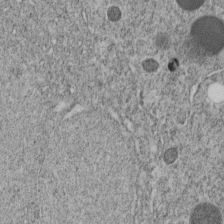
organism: C. elegans
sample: C. elegans embryo early stage
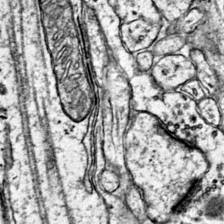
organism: Mouse
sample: Primary visual cortex
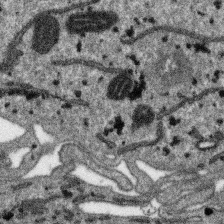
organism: Human
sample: Lung epithelial cells infected with SARS-CoV-2
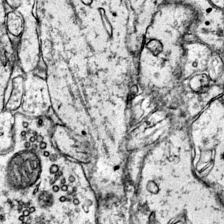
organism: Mouse
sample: Primary visual cortex
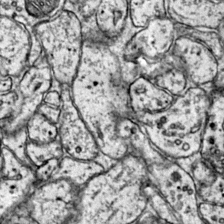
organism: Mouse
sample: Primary visual cortex
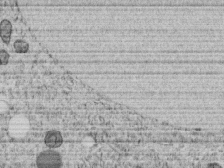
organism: C. elegans
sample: C. elegans embryo early stage
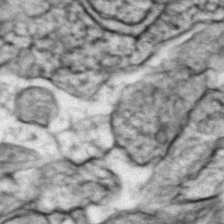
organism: Zebrafish
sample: Zebrafish embryo
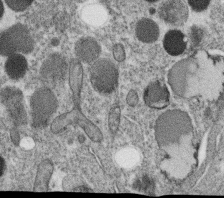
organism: C. elegans
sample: C. elegans oocyte; sperm cells
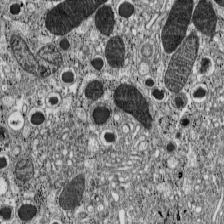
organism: C57BL Mouse
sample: Pancreatic islet
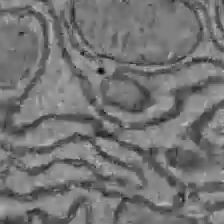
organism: C57BL Mouse
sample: Liver
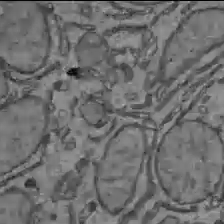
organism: C57BL Mouse
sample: Liver
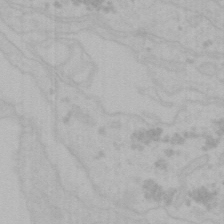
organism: Mouse
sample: Choroid plexus
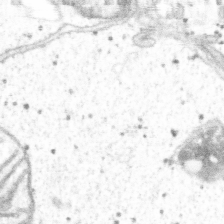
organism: Human
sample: HeLa cells
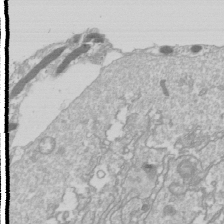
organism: Drosophila
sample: Cell division; meiosis; drosophila spermatocytes
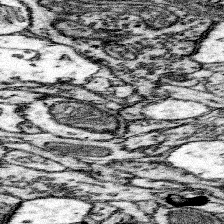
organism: Mouse
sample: Somatosensory cortex neuropil
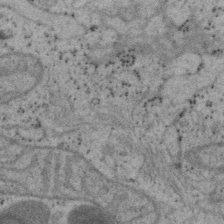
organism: Human
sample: HeLa cells
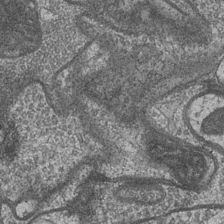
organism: Drosophila
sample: Optic medulla
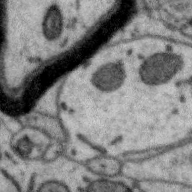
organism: Zebra finch
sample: Brain
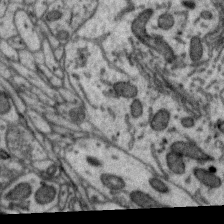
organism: Zebra finch
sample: Brain
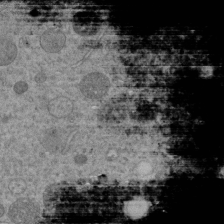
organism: C. elegans
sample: C. elegans embryo early stage
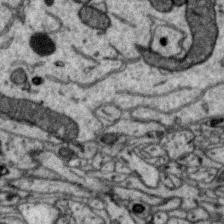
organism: Zebra finch
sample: Brain
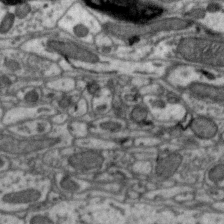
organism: Zebra finch
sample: Brain
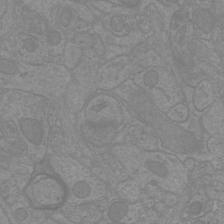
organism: Mouse
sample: Cortical neurons
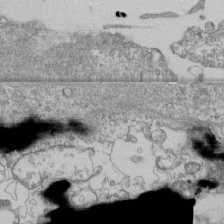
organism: Human
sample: Fibroblast cells
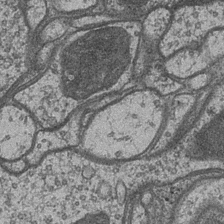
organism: Drosophila
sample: Optic medulla
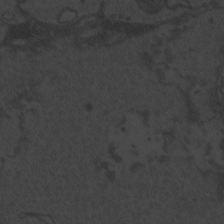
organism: Zebrafish
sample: Macrophage infected with Toxoplasma gondii
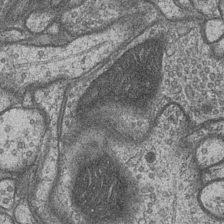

════════════════════

YOUR OBJECTIVE: Write the entries out in full and exactly, omitting every picture.

TASK RESULT:
organism: C. elegans
sample: C. elegans embryo early stage
organism: Mouse
sample: Primary visual cortex
organism: Human
sample: Lung epithelial cells infected with SARS-CoV-2
organism: Mouse
sample: Primary visual cortex
organism: Mouse
sample: Primary visual cortex
organism: C. elegans
sample: C. elegans embryo early stage
organism: Zebrafish
sample: Zebrafish embryo
organism: C. elegans
sample: C. elegans oocyte; sperm cells
organism: C57BL Mouse
sample: Pancreatic islet
organism: C57BL Mouse
sample: Liver
organism: C57BL Mouse
sample: Liver
organism: Mouse
sample: Choroid plexus
organism: Human
sample: HeLa cells
organism: Drosophila
sample: Cell division; meiosis; drosophila spermatocytes
organism: Mouse
sample: Somatosensory cortex neuropil
organism: Human
sample: HeLa cells
organism: Drosophila
sample: Optic medulla
organism: Zebra finch
sample: Brain
organism: Zebra finch
sample: Brain
organism: C. elegans
sample: C. elegans embryo early stage
organism: Zebra finch
sample: Brain
organism: Zebra finch
sample: Brain
organism: Mouse
sample: Cortical neurons
organism: Human
sample: Fibroblast cells
organism: Drosophila
sample: Optic medulla
organism: Zebrafish
sample: Macrophage infected with Toxoplasma gondii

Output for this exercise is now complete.